SOURCE MATERIAL ->
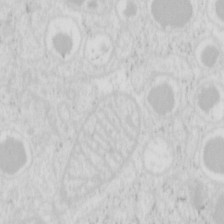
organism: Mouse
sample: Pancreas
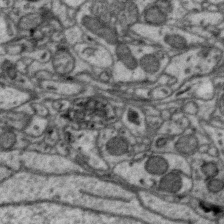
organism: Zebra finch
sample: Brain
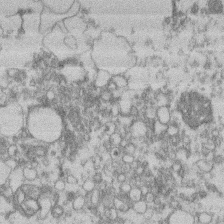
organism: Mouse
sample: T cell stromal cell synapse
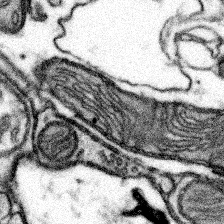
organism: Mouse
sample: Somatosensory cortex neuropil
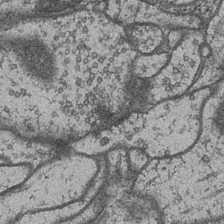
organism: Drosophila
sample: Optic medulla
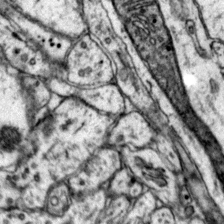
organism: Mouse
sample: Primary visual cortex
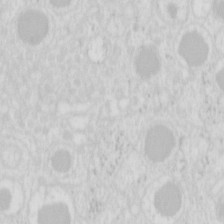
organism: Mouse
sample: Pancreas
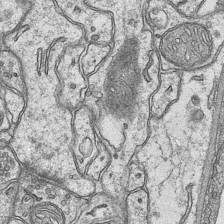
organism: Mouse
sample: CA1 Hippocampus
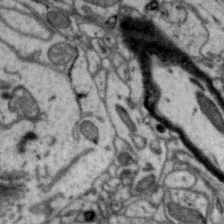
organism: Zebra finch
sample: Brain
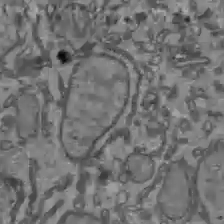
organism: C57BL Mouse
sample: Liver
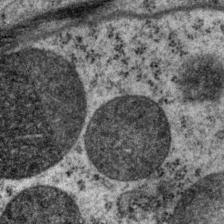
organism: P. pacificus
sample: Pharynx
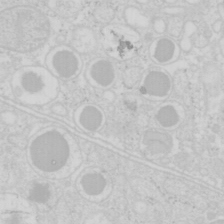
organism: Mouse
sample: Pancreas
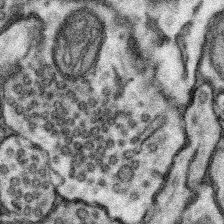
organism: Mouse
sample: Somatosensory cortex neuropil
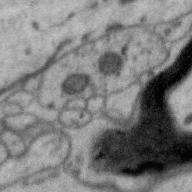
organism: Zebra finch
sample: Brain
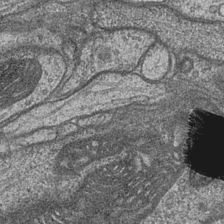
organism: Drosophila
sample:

TASK REQUIREMENTS ->
Only the lines from the one containing "sample: CA1 Hippocampus" through the end of the records above should be retyped, exactly as they stand, with any pictures left out.

OUTPUT FOR THIS EXERCISE ->
sample: CA1 Hippocampus
organism: Zebra finch
sample: Brain
organism: C57BL Mouse
sample: Liver
organism: P. pacificus
sample: Pharynx
organism: Mouse
sample: Pancreas
organism: Mouse
sample: Somatosensory cortex neuropil
organism: Zebra finch
sample: Brain
organism: Drosophila
sample:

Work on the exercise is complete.